Der Schulsanitätsdienst (SSD) hat im Rahmen des “Advent im Olga” am 30.11.2018 ein Interview mit zwei Schulsanitäterinnen geführt, um herauszufinden, was man als Mitglied erlebt und welche Aufgaben einem gestellt werden.

Interviewer: “Hallo Nora und Chiara. In welche Klasse geht ihr und wie lange seid ihr schon im SSD?”

Nora: “Wir gehen in die neunte Klasse. Wir sind also schon seit etwas mehr als einem Jahr hier.”

I: “Und was macht euch als Schulsanitäter am meisten Spaß?”

N: “Mir gefallen sehr die Fortbildungen, da man immer etwas neues dabei lernt. Zum Beispiel wie man spezielle Verletzungen behandelt, was echt interessant ist.”

I: “Gibt es etwas, das euch besonders schwerfällt im SSD?”

Chiara: “Naja, sich alle Sachen zu merken. Also wie man manche Wunden verarztet. Da gibt es viele Details, die man schnell vergisst.”

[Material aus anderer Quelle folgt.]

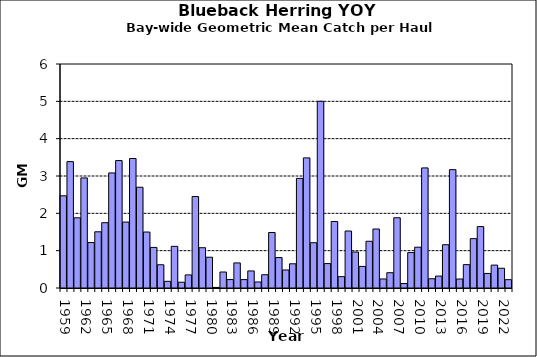
| Category | Series 0 |
|---|---|
| 1959.0 | 2.47 |
| 1960.0 | 3.385 |
| 1961.0 | 1.88 |
| 1962.0 | 2.949 |
| 1963.0 | 1.217 |
| 1964.0 | 1.506 |
| 1965.0 | 1.749 |
| 1966.0 | 3.082 |
| 1967.0 | 3.413 |
| 1968.0 | 1.765 |
| 1969.0 | 3.469 |
| 1970.0 | 2.699 |
| 1971.0 | 1.499 |
| 1972.0 | 1.087 |
| 1973.0 | 0.623 |
| 1974.0 | 0.179 |
| 1975.0 | 1.116 |
| 1976.0 | 0.155 |
| 1977.0 | 0.351 |
| 1978.0 | 2.45 |
| 1979.0 | 1.079 |
| 1980.0 | 0.824 |
| 1981.0 | 0.016 |
| 1982.0 | 0.428 |
| 1983.0 | 0.226 |
| 1984.0 | 0.672 |
| 1985.0 | 0.225 |
| 1986.0 | 0.457 |
| 1987.0 | 0.161 |
| 1988.0 | 0.355 |
| 1989.0 | 1.486 |
| 1990.0 | 0.816 |
| 1991.0 | 0.483 |
| 1992.0 | 0.649 |
| 1993.0 | 2.936 |
| 1994.0 | 3.485 |
| 1995.0 | 1.213 |
| 1996.0 | 5.001 |
| 1997.0 | 0.654 |
| 1998.0 | 1.782 |
| 1999.0 | 0.304 |
| 2000.0 | 1.526 |
| 2001.0 | 0.964 |
| 2002.0 | 0.578 |
| 2003.0 | 1.252 |
| 2004.0 | 1.58 |
| 2005.0 | 0.242 |
| 2006.0 | 0.409 |
| 2007.0 | 1.881 |
| 2008.0 | 0.12 |
| 2009.0 | 0.948 |
| 2010.0 | 1.093 |
| 2011.0 | 3.216 |
| 2012.0 | 0.247 |
| 2013.0 | 0.319 |
| 2014.0 | 1.159 |
| 2015.0 | 3.17 |
| 2016.0 | 0.241 |
| 2017.0 | 0.626 |
| 2018.0 | 1.322 |
| 2019.0 | 1.645 |
| 2020.0 | 0.39 |
| 2021.0 | 0.613 |
| 2022.0 | 0.529 |
| 2023.0 | 0.223 |
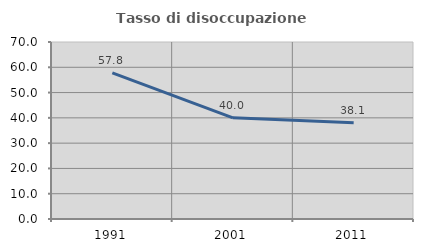
| Category | Tasso di disoccupazione giovanile  |
|---|---|
| 1991.0 | 57.823 |
| 2001.0 | 40 |
| 2011.0 | 38.095 |
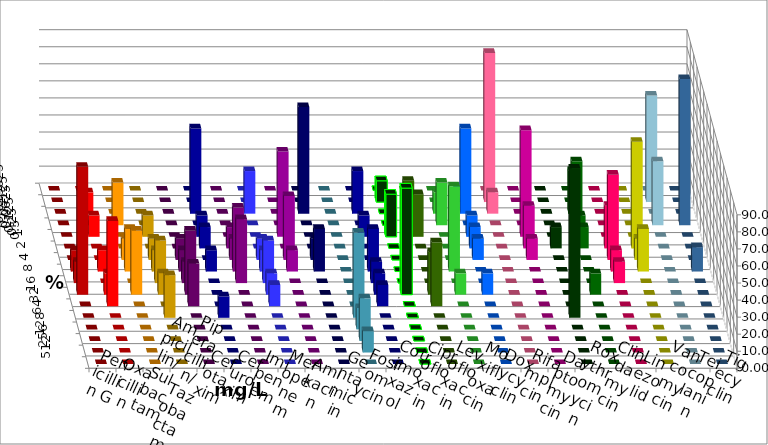
| Category | Penicillin G | Oxacillin | Ampicillin/ Sulbactam | Piperacillin/ Tazobactam | Cefotaxim | Cefuroxim | Imipenem | Meropenem | Amikacin | Gentamicin | Fosfomycin | Cotrimoxazol | Ciprofloxacin | Levofloxacin | Moxifloxacin | Doxycyclin | Rifampicin | Daptomycin | Roxythromycin | Clindamycin | Linezolid | Vancomycin | Teicoplanin | Tigecyclin |
|---|---|---|---|---|---|---|---|---|---|---|---|---|---|---|---|---|---|---|---|---|---|---|---|---|
| 0.015625 | 0 | 0 | 0 | 0 | 0 | 0 | 0 | 0 | 0 | 0 | 0 | 0 | 0 | 0 | 0 | 0 | 0 | 0 | 0 | 0 | 0 | 0 | 0 | 0 |
| 0.03125 | 0 | 0 | 0 | 0 | 0 | 0 | 0 | 0 | 0 | 0 | 0 | 0 | 12.5 | 12.5 | 0 | 0 | 87.5 | 0 | 0 | 0 | 0 | 0 | 0 | 62.5 |
| 0.0625 | 0 | 12.5 | 0 | 0 | 0 | 0 | 50 | 25 | 0 | 62.5 | 0 | 25 | 0 | 0 | 12.5 | 50 | 12.5 | 0 | 0 | 25 | 0 | 0 | 0 | 0 |
| 0.125 | 0 | 0 | 25 | 0 | 0 | 0 | 0 | 0 | 0 | 0 | 0 | 0 | 0 | 0 | 25 | 0 | 0 | 0 | 0 | 37.5 | 0 | 0 | 85.714 | 37.5 |
| 0.25 | 0 | 12.5 | 0 | 12.5 | 0 | 0 | 12.5 | 0 | 50 | 0 | 0 | 12.5 | 25 | 25 | 0 | 12.5 | 0 | 62.5 | 0 | 12.5 | 0 | 0 | 0 | 0 |
| 0.5 | 0 | 0 | 0 | 0 | 0 | 12.5 | 12.5 | 0 | 0 | 0 | 0 | 0 | 0 | 0 | 0 | 12.5 | 0 | 25 | 12.5 | 12.5 | 25 | 62.5 | 0 | 0 |
| 1.0 | 0 | 0 | 12.5 | 12.5 | 12.5 | 12.5 | 0 | 12.5 | 37.5 | 12.5 | 0 | 0 | 0 | 0 | 0 | 12.5 | 0 | 12.5 | 0 | 0 | 50 | 12.5 | 0 | 0 |
| 2.0 | 12.5 | 12.5 | 25 | 12.5 | 12.5 | 37.5 | 12.5 | 12.5 | 12.5 | 25 | 0 | 25 | 0 | 0 | 50 | 0 | 0 | 0 | 0 | 0 | 12.5 | 25 | 14.286 | 0 |
| 4.0 | 12.5 | 0 | 0 | 25 | 12.5 | 37.5 | 0 | 25 | 0 | 0 | 0 | 12.5 | 0 | 0 | 0 | 0 | 0 | 0 | 0 | 0 | 12.5 | 0 | 0 | 0 |
| 8.0 | 75 | 12.5 | 37.5 | 12.5 | 37.5 | 0 | 0 | 12.5 | 0 | 0 | 0 | 12.5 | 62.5 | 25 | 12.5 | 12.5 | 0 | 0 | 0 | 12.5 | 0 | 0 | 0 | 0 |
| 16.0 | 0 | 50 | 0 | 0 | 25 | 0 | 0 | 12.5 | 0 | 0 | 0 | 12.5 | 0 | 37.5 | 0 | 0 | 0 | 0 | 0 | 0 | 0 | 0 | 0 | 0 |
| 32.0 | 0 | 0 | 0 | 25 | 0 | 0 | 12.5 | 0 | 0 | 0 | 50 | 0 | 0 | 0 | 0 | 0 | 0 | 0 | 87.5 | 0 | 0 | 0 | 0 | 0 |
| 64.0 | 0 | 0 | 0 | 0 | 0 | 0 | 0 | 0 | 0 | 0 | 12.5 | 0 | 0 | 0 | 0 | 0 | 0 | 0 | 0 | 0 | 0 | 0 | 0 | 0 |
| 128.0 | 0 | 0 | 0 | 0 | 0 | 0 | 0 | 0 | 0 | 0 | 25 | 0 | 0 | 0 | 0 | 0 | 0 | 0 | 0 | 0 | 0 | 0 | 0 | 0 |
| 256.0 | 0 | 0 | 0 | 0 | 0 | 0 | 0 | 0 | 0 | 0 | 12.5 | 0 | 0 | 0 | 0 | 0 | 0 | 0 | 0 | 0 | 0 | 0 | 0 | 0 |
| 512.0 | 0 | 0 | 0 | 0 | 0 | 0 | 0 | 0 | 0 | 0 | 0 | 0 | 0 | 0 | 0 | 0 | 0 | 0 | 0 | 0 | 0 | 0 | 0 | 0 |

I: “Was war bis jetzt euer spannendster “Einsatz” als Schulsanitäter?”

C: “Es gab mal eine Auseinandersetzung zwischen zwei Fünftklässlern und einer hat dem anderen auf die Stirn geschlagen. Der betroffene Junge konnte daraufhin seine Augen nicht mehr öffnen. Danach musste der Krankenwagen gerufen werden. Das war ziemlich krass…”

I: “Wir sind heute im “Advent im Olga”. Wie seid ihr heute ausgestattet und was für Einsätze passieren an diesem Schulfest normalerweise?”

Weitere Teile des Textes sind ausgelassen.